Layton Stewart: Chcę tylko strzelać mnóstwo goli
Napastnik The Reds, który był poza grą przez 13 miesięcy ze względu na uraz więzadła ACL, znowu odpalił w sezonie 2022/23.
Po zdobyciu 17 goli dla zespołów U-18 i U-23 w sezonie 2020/21 kampania nagle się dla niego skończyła - w marcu 2021 roku został zdjęty z boiska na noszach w meczu Premier League 2 z West Hamem United.
Kontuzja wykluczyła go z gry aż do kwietnia 2022 roku, kiedy to wrócił na boisko w meczu zespołu U-23 z tym samym rywalem.
Grając na szpicy w drużynie do lat 21, w nowy sezon Stewart wszedł w świetnej formie - strzelał bramki przeciwko Brighton, Salford City i Leicester.
Jego ogromny potencjał sprawił również, że uczestniczył w tym sezonie w treningach pierwszego zespołu w AXA Training Centre.
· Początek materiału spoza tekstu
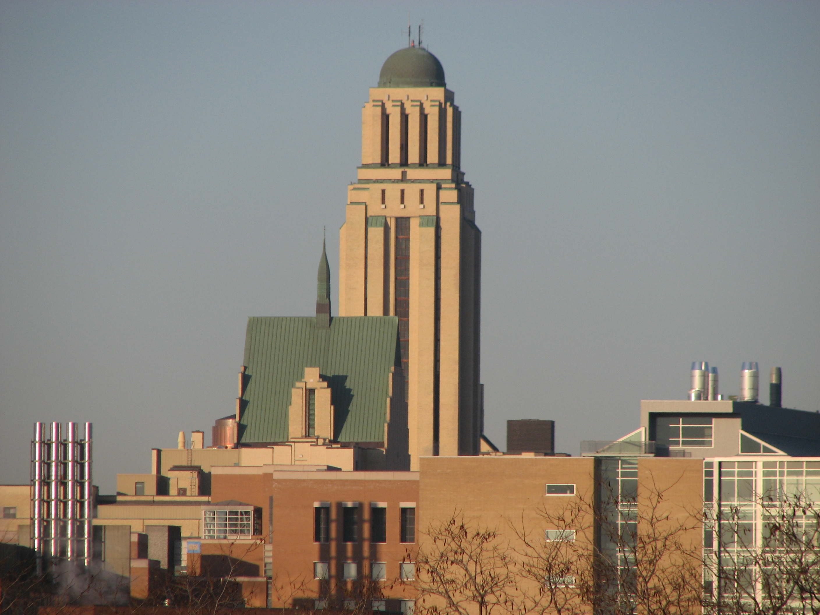 Tour de l'université de Montréal, œuvre d'Ernest Cormier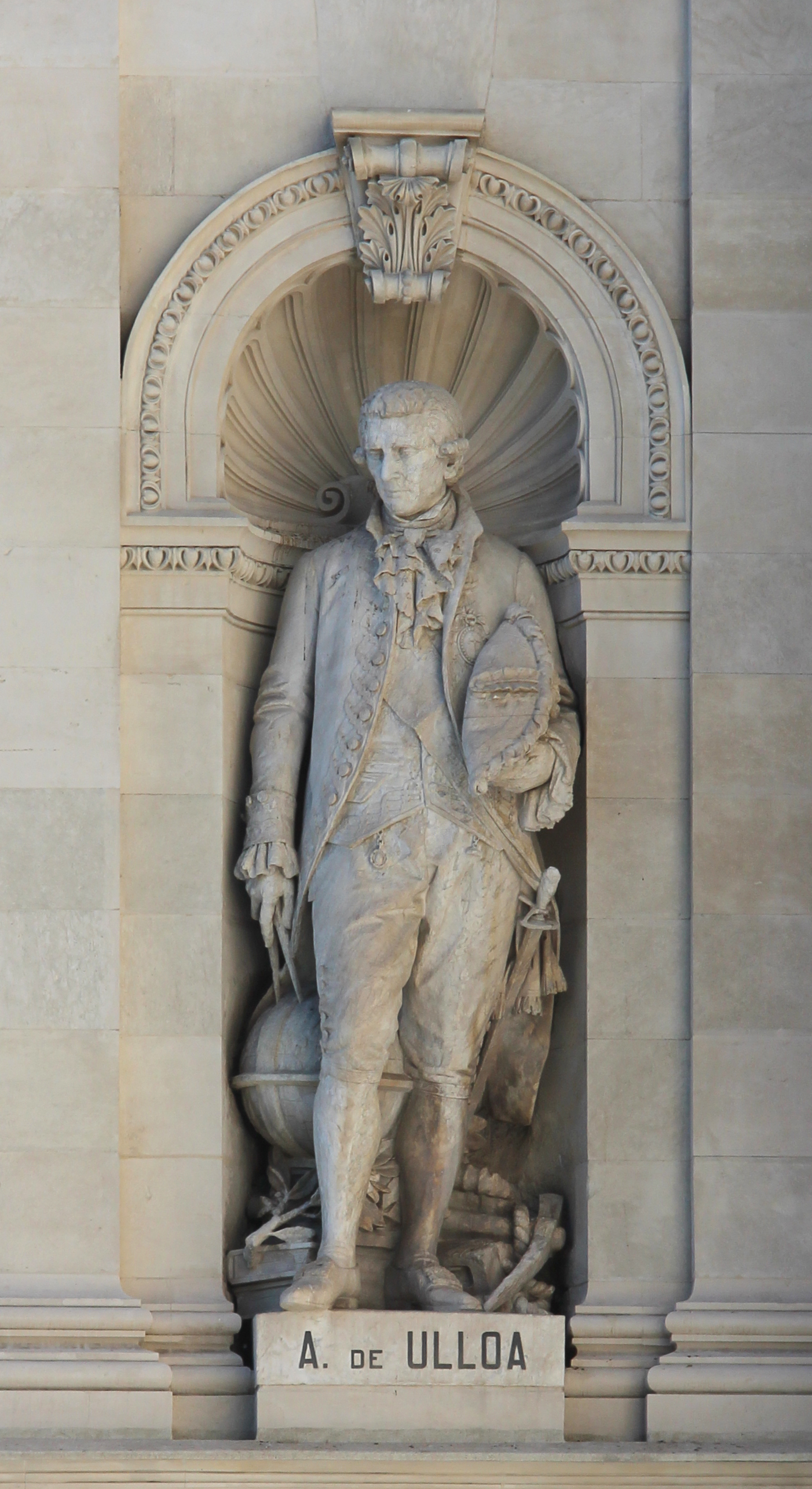 Statue of Antonio de Ulloa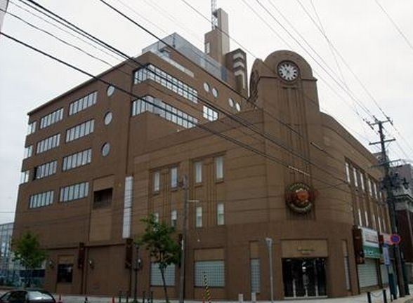 北島三郎記念館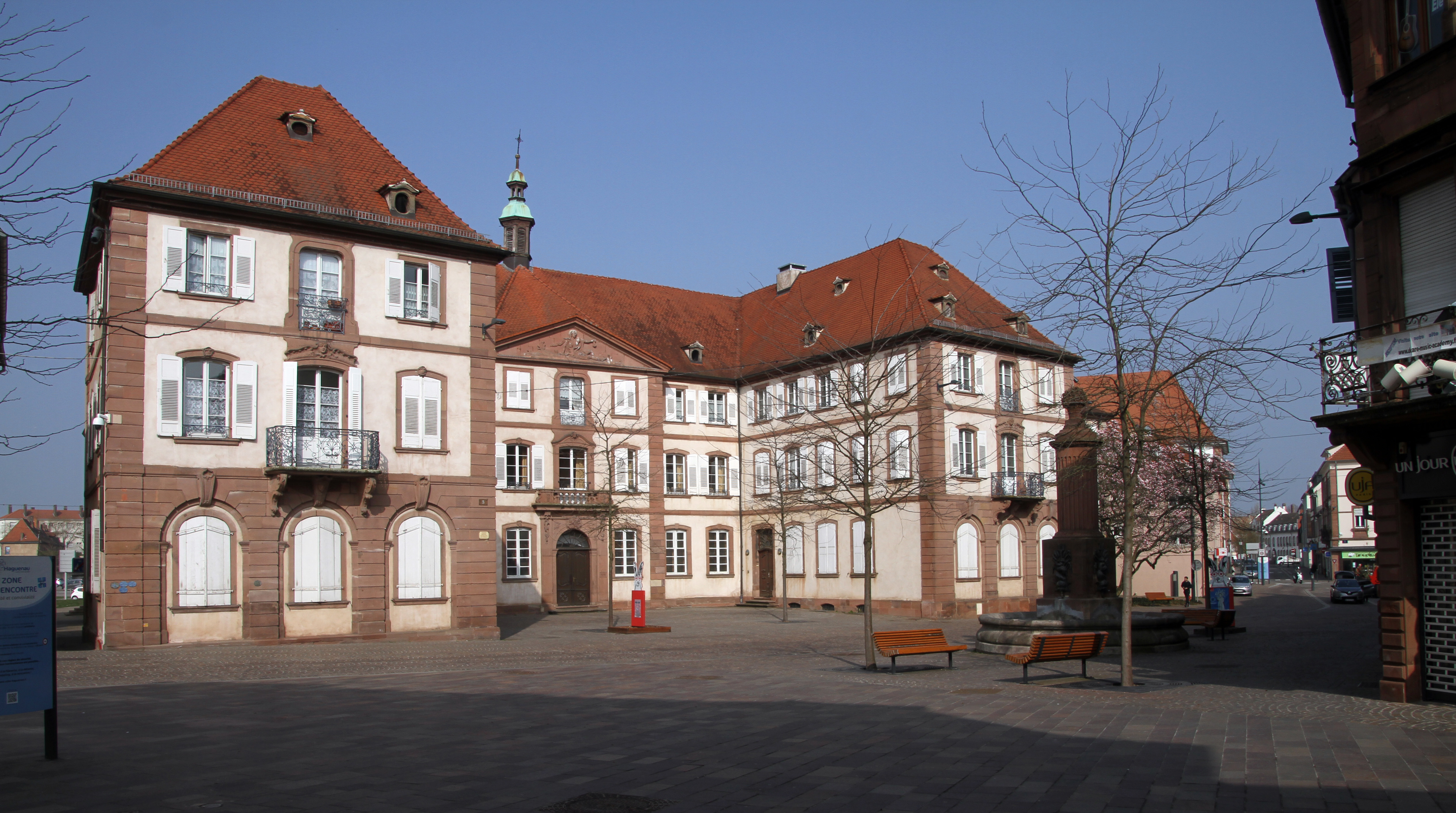 Hôpital Saint-Martin (Haguenau)

- Świetnie jest móc wrócić i znowu grać - mówił Stewart w rozmowie z liverpoolfc.com.
- Byłem poza grą przez tak długi czas, dlatego cieszę się, że po prostu mogę znowu grać, zbierać cenne minuty i być z powrotem pośród chłopaków - to bardzo mi służy.
- Czuję się coraz lepiej z każdym kolejnym treningiem. Im więcej gram i im więcej trenuję, tym lepiej się czuję każdego dnia.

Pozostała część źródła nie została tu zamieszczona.